[DATA SHOWN — start]

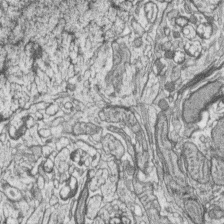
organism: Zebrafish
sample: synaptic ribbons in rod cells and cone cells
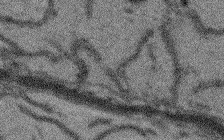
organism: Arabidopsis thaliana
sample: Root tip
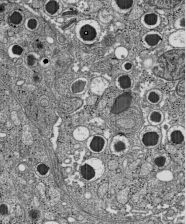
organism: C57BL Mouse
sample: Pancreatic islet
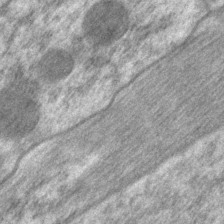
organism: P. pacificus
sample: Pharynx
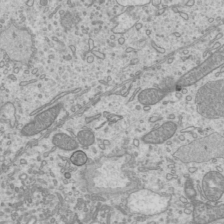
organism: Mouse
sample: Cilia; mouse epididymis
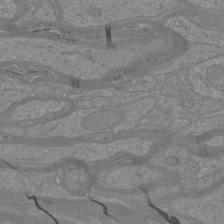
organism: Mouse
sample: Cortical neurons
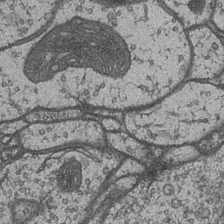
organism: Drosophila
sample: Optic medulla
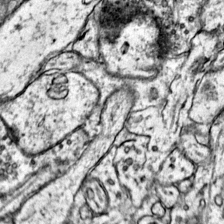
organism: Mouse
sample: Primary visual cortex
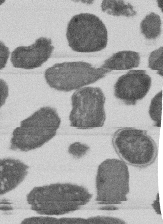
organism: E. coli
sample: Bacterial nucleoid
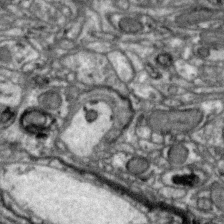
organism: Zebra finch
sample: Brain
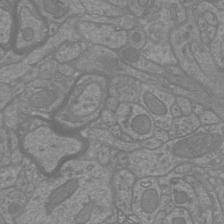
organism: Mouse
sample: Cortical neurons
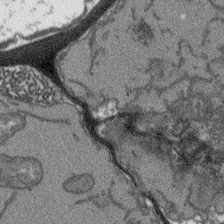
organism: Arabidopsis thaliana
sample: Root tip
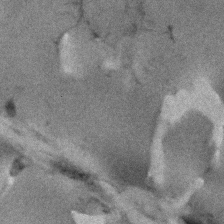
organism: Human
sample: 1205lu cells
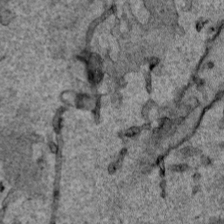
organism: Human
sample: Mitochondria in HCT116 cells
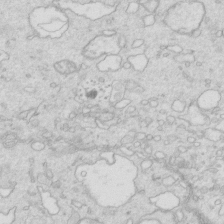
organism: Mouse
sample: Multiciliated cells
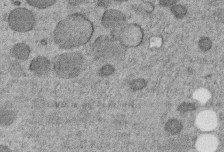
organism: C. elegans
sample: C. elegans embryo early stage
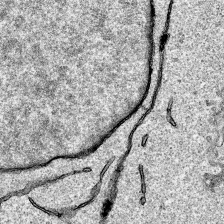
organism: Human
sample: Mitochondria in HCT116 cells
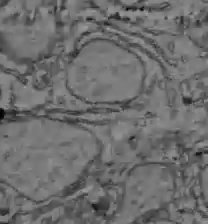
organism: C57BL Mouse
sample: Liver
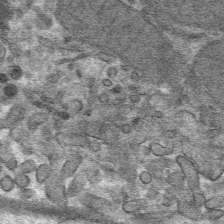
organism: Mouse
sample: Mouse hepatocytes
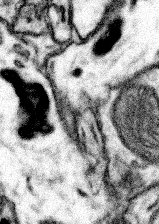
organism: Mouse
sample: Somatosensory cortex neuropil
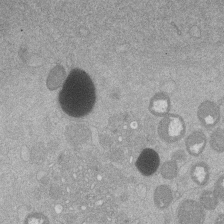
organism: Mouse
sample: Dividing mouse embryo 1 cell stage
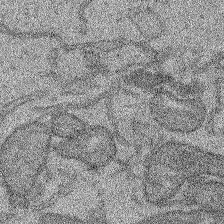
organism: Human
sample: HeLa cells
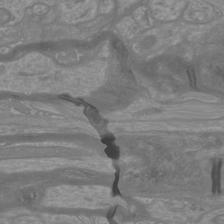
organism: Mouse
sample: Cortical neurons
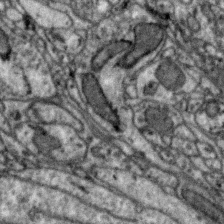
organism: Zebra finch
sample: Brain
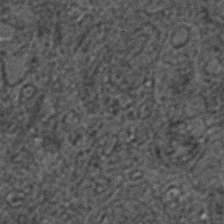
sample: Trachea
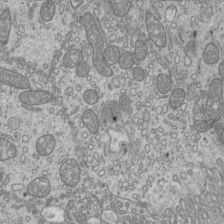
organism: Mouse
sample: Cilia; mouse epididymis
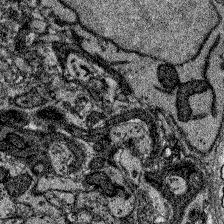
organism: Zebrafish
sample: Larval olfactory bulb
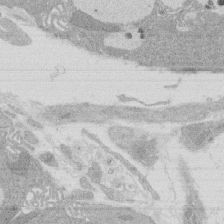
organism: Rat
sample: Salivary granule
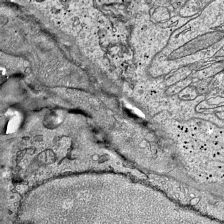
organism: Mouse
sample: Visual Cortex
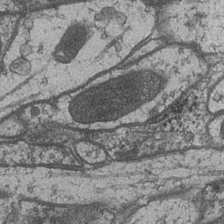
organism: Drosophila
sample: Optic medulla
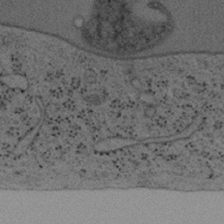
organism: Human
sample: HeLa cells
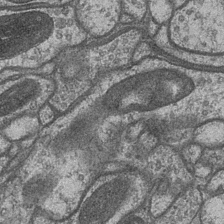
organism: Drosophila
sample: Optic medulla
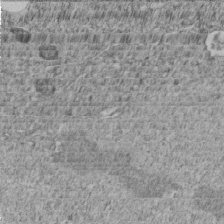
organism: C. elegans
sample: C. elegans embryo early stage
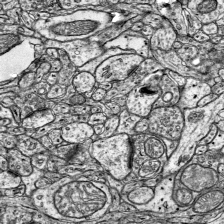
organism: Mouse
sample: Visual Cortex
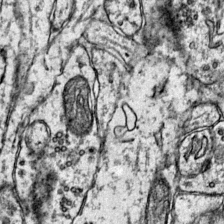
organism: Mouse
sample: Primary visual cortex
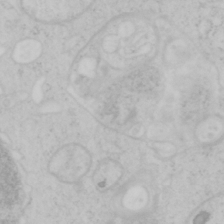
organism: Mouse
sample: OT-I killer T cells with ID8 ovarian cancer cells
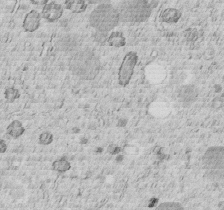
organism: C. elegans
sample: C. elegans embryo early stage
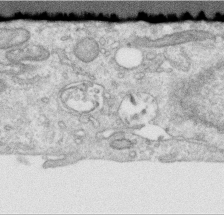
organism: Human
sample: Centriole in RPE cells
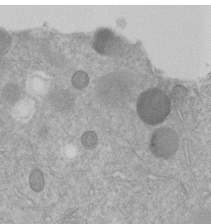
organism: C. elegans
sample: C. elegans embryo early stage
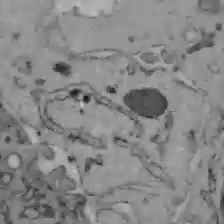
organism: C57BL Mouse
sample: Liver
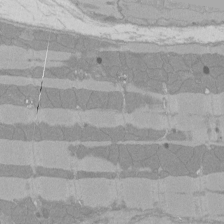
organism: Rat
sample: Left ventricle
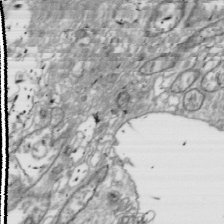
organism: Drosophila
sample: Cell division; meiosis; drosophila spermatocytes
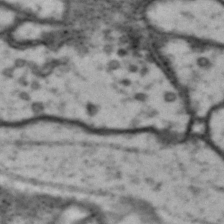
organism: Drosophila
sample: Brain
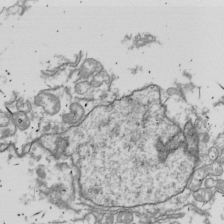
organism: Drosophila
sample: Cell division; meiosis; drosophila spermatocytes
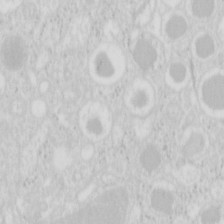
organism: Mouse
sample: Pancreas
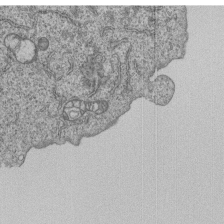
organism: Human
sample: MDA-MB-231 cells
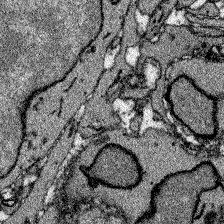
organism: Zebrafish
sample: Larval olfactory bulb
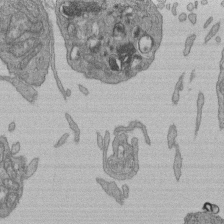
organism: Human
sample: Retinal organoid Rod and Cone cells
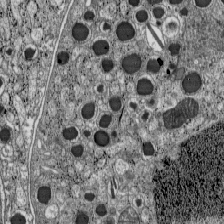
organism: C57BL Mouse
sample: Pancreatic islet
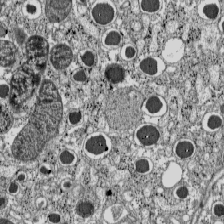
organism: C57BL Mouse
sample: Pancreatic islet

[DATA SHOWN — finish]

== PROBLEM REQUIREMENTS ==
Since the pictures are not wanted, give the material again exactly without them.

== EXERCISE SOLUTION ==
organism: Zebrafish
sample: synaptic ribbons in rod cells and cone cells
organism: Arabidopsis thaliana
sample: Root tip
organism: C57BL Mouse
sample: Pancreatic islet
organism: P. pacificus
sample: Pharynx
organism: Mouse
sample: Cilia; mouse epididymis
organism: Mouse
sample: Cortical neurons
organism: Drosophila
sample: Optic medulla
organism: Mouse
sample: Primary visual cortex
organism: E. coli
sample: Bacterial nucleoid
organism: Zebra finch
sample: Brain
organism: Mouse
sample: Cortical neurons
organism: Arabidopsis thaliana
sample: Root tip
organism: Human
sample: 1205lu cells
organism: Human
sample: Mitochondria in HCT116 cells
organism: Mouse
sample: Multiciliated cells
organism: C. elegans
sample: C. elegans embryo early stage
organism: Human
sample: Mitochondria in HCT116 cells
organism: C57BL Mouse
sample: Liver
organism: Mouse
sample: Mouse hepatocytes
organism: Mouse
sample: Somatosensory cortex neuropil
organism: Mouse
sample: Dividing mouse embryo 1 cell stage
organism: Human
sample: HeLa cells
organism: Mouse
sample: Cortical neurons
organism: Zebra finch
sample: Brain
sample: Trachea
organism: Mouse
sample: Cilia; mouse epididymis
organism: Zebrafish
sample: Larval olfactory bulb
organism: Rat
sample: Salivary granule
organism: Mouse
sample: Visual Cortex
organism: Drosophila
sample: Optic medulla
organism: Human
sample: HeLa cells
organism: Drosophila
sample: Optic medulla
organism: C. elegans
sample: C. elegans embryo early stage
organism: Mouse
sample: Visual Cortex
organism: Mouse
sample: Primary visual cortex
organism: Mouse
sample: OT-I killer T cells with ID8 ovarian cancer cells
organism: C. elegans
sample: C. elegans embryo early stage
organism: Human
sample: Centriole in RPE cells
organism: C. elegans
sample: C. elegans embryo early stage
organism: C57BL Mouse
sample: Liver
organism: Rat
sample: Left ventricle
organism: Drosophila
sample: Cell division; meiosis; drosophila spermatocytes
organism: Drosophila
sample: Brain
organism: Drosophila
sample: Cell division; meiosis; drosophila spermatocytes
organism: Mouse
sample: Pancreas
organism: Human
sample: MDA-MB-231 cells
organism: Zebrafish
sample: Larval olfactory bulb
organism: Human
sample: Retinal organoid Rod and Cone cells
organism: C57BL Mouse
sample: Pancreatic islet
organism: C57BL Mouse
sample: Pancreatic islet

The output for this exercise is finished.